1/13/2005
Poker face
View more pictures
On Saturday night Matt turned 35 and hosted the first poker night. Normally poker night would be filled with zealous poker folks hoping to hone their skills in preparation for a big trip to the high rollers room at Bellagio. The crowd including myself were complete poker nincompoops. We needed Matt to draw on a piece of paper the order of the hands so that we knew whether three of a kind beats a flush or if a straight beats a flush. Now a few days later I still would need the paper to remember which hand would win.

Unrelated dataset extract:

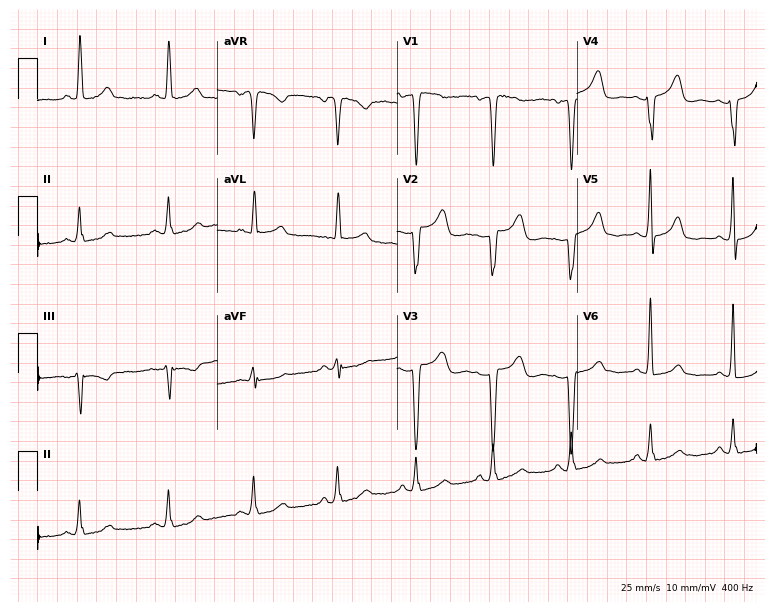
12-lead ECG from a 66-year-old female. Screened for six findings — first-degree AV block, right bundle branch block, left bundle branch block, sinus bradycardia, atrial fibrillation, sinus tachycardia — none is recorded.

Poker night actually fell on the Venn diagram overlapping with NFL Wildcard playoffs. So Sarah and I had worked out at the gym while watching the first half of the NFC game. We went to the BSC at the Landmark center so that Sarah could go to Bed Bath and Beyond to return a gold drapery that she had bought with Kim as a test for the living room. She had created a model of one of the windows and it looked positively too regal for the living room. Plus the curtain wrapping was over $80 so it better look great if we are going to get three of them. At Bed, Bath, and Beyond she then proceeded to purchase matching white curtains to match what was left of the model window after removing the gold drapery to just get the basics covering the windows and avoid neighbors peeking into our exciting lives where they might see things like us watching movies in the living room. Sarah put those new curtains up on Sunday afternoon. Later in the day she realized that we had two sets of off-white curtains and one set of white curtains that was a great disappointment to her given that she needs to make another trip to the great beyond.
The AFC playoff game was a great distraction because it provided much entertainment whenever I needed to fold my cards. I don't think it is proper poker etiquette to fold as soon as you see your cards and then go to watch the Jets vs. Chargers game. The poker game itself showed some competitive spirit and strangely at first the guys playing were winning while the women were losing. I am not sure why this was but it may be some basic social capacity for men to be deceitful and successful at it. It also might have had something to do with the cards that we were dealt. Sarah did get a straight flush, which is almost impossible to beat, and she didn’t raise her bet with it against me so being poker nincompoops could also have contributed to some of the women’s results.
One thing about poker that is dangerous is that it encourages people to bluff each other outside of the poker table. Once you learn that you can get someone to concede by concealing that you don’t have a great hand that behavior carries over into other pursuits. For example, good sales people are normally good poker players.
This would be good if it doesn’t potentially have disastrous consequences when someone overplays their cards in real life. Suppose during a sales process the sales representative decides that they have the client convinced that they can only do business with their company. They then press the client to pay high rates beyond what they should be able to afford or would normally agree to because they have bluffed the client into resigning that they only have one solution. Siebel, SAP, and Oracle used to be great at doing this. The client is backed into a corner and the sales rep is basically gambling that they can still get what they want once they know that the client’s negotiating position is weak.
The rep is encouraged to bluff as much as possible and push for the highest possible price but at some critical breaking point they can overplay their hand and the client can be forced to go to a competitor causing the deal fall apart completely and screw-up the work that the engineering department, customer service teams, marketing and management team have put into making it possible for them to have a good hand in the first place. But you need to have sales people able to gamble and when they win it can be very rewarding but when they lose… everyone around them loses with them. That’s why a lot of people get annoyed with sales people.